“You mighta tooken us along.”

“Can I go next time anybody dies? ’Tain’t fair the baby gets all the fun.”

Inside the door, the manner that belonged to an occasion was unceremoniously doffed. Sympathy along this particular block of the East One-Hundreds never interfered with life’s practicalities. Dolores Trent received no invitations to sup with her neighbors—expected none, since any superfluous scraps could be served very well for breakfast.

Uneasy in the emptiness of the three rooms which for so long had represented home to her, she settled at the oak desk beside the window with intent of searching the close-printed want columns of an evening paper. But at first she could not see to read.

In this chair her father had struggled over the translations from which their livelihood had been eked in those better moments when the drug to which he was addicted would permit him to work. That, of course, was before he had lost the position through inaccuracies which made the firm intolerant of trying her as substitute. In the corner to the right squatted the couch upon which he had wasted into that pallid, unresponsive thing so lately consigned to the ground, despite her terrified efforts to stay his departure and to recall him, once he had gone. How strange, how confusing to be alone, like a flower cut from its bush and thrown to the wind! It seemed as though she, too, must wither and die.

Over him toward the last had come a change which already was dear to her memory. Always gentle with her, intermittently zealous in an ambition to train her mind for some worth-while future, he had become obsessed by an anxiety over her which dulled him to the crave for poppy paste, hitherto his controlling love and hate. It was something to remember that, improvident though he had been in life, paupered though he was leaving her, his distress over her fate in these last days had conquered his desire for the drug. In the dusk, his last words seemed again to rasp in her ears.

“You have beauty and innocence, my girl. Please God a good young love may protect you on your way!”

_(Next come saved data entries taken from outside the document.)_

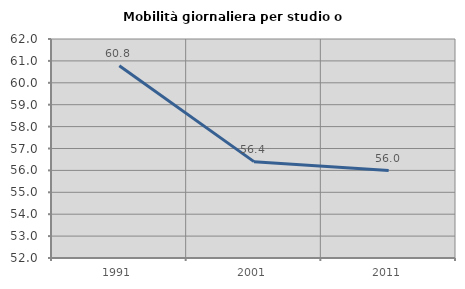
| Category | Mobilità giornaliera per studio o lavoro |
|---|---|
| 1991.0 | 60.779 |
| 2001.0 | 56.4 |
| 2011.0 | 55.991 |
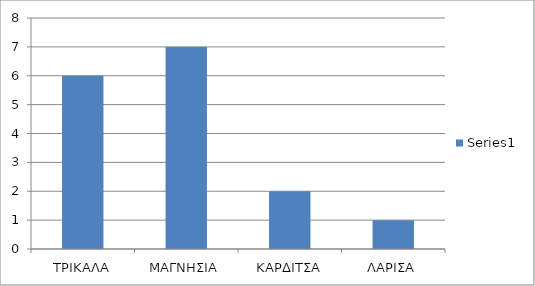
| Category | Series 0 |
|---|---|
| ΤΡΙΚΑΛΑ | 6 |
| ΜΑΓΝΗΣΙΑ | 7 |
| ΚΑΡΔΙΤΣΑ | 2 |
| ΛΑΡΙΣΑ | 1 |
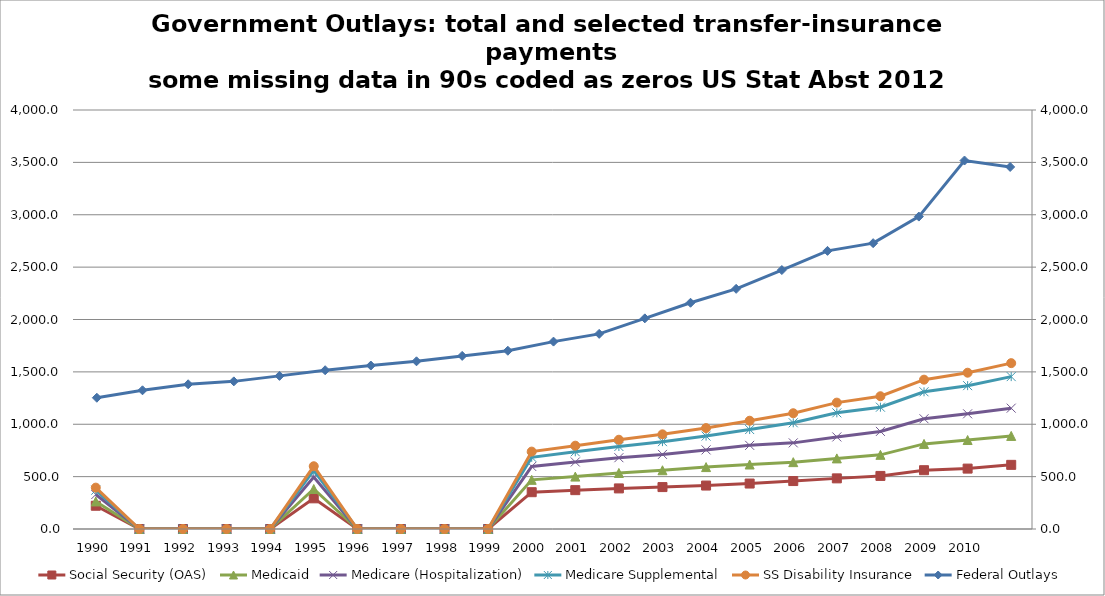
| Category | Social Security (OAS) | Medicaid | Medicare (Hospitalization) | Medicare Supplemental | SS Disability Insurance |
|---|---|---|---|---|---|
| 1990 | 221.926 | 41.103 | 65.912 | 41.498 | 24.423 |
| 1991 | 0 | 0 | 0 | 0 | 0 |
| 1992 | 0 | 0 | 0 | 0 | 0 |
| 1993 | 0 | 0 | 0 | 0 | 0 |
| 1994 | 0 | 0 | 0 | 0 | 0 |
| 1995 | 292.669 | 89.07 | 113.583 | 63.491 | 40.316 |
| 1996 | 0 | 0 | 0 | 0 | 0 |
| 1997 | 0 | 0 | 0 | 0 | 0 |
| 1998 | 0 | 0 | 0 | 0 | 0 |
| 1999 | 0 | 0 | 0 | 0 | 0 |
| 2000 | 351.432 | 117.921 | 127.933 | 87.212 | 54.435 |
| 2001 | 370.95 | 129.374 | 139.356 | 97.526 | 58.231 |
| 2002 | 387.463 | 147.512 | 145.566 | 107.108 | 64.423 |
| 2003 | 400.179 | 160.693 | 151.25 | 121.81 | 70.014 |
| 2004 | 414.788 | 176.231 | 164.078 | 131.842 | 76.482 |
| 2005 | 433.956 | 181.72 | 182.842 | 150.982 | 84.152 |
| 2006 | 457.726 | 180.625 | 183.903 | 191.674 | 91.15 |
| 2007 | 483.32 | 190.624 | 204.865 | 230.118 | 97.499 |
| 2008 | 506.625 | 201.426 | 223.631 | 231.063 | 104.743 |
| 2009 | 561.37 | 250.924 | 240.027 | 257.642 | 115.533 |
| 2010 | 576.578 | 272.771 | 250.223 | 268.945 | 123.507 |
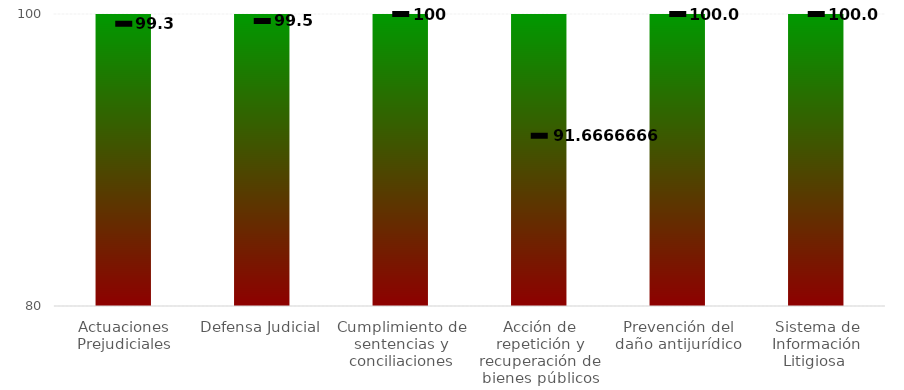
| Category | Rangos |
|---|---|
| Actuaciones Prejudiciales | 100 |
| Defensa Judicial | 100 |
| Cumplimiento de sentencias y conciliaciones | 100 |
| Acción de repetición y recuperación de bienes públicos | 100 |
| Prevención del daño antijurídico | 100 |
| Sistema de Información Litigiosa  | 100 |
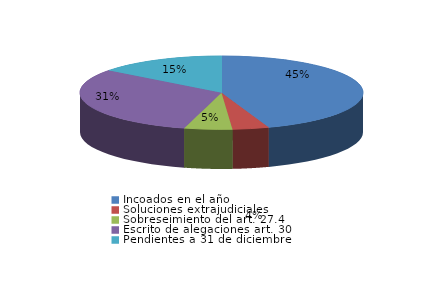
| Category | Series 0 |
|---|---|
| Incoados en el año | 1414 |
| Soluciones extrajudiciales | 132 |
| Sobreseimiento del art. 27.4 | 173 |
| Escrito de alegaciones art. 30 | 988 |
| Pendientes a 31 de diciembre | 463 |

Although her eyes burned, no tears relieved them. Although her heart near burst with longing to assure him how, above other children, she had been grateful for his affection, no whisper passed her lips. She could not reach him now. Merely pitiful was her regret over the diffidence which had kept her from telling him that, from her earliest understanding, she had recognized his right to resent her; had appreciated, on that very account, his tolerance.

But she must not regret. That would weaken her when most she needed strength. Had she not done the best she could? In her life-long defense of his habit, in the protectorate over him which had been her chief concern from childhood to this early maturity, had she not shown him that she worshiped him for forgiving the crime she had committed in being born—in making that brutal exaction of a life for a life?

The poppy paste she never had criticized, realizing that it had entered his life at the beginning of her own, when the young mother who had died to give her birth lay stark, for the first time unresponsive to his adoration. On that first night of her existence, as often he had told her, he had chosen her name as a sort of epitaph. Grief.... Grief.... That was what she had meant to him.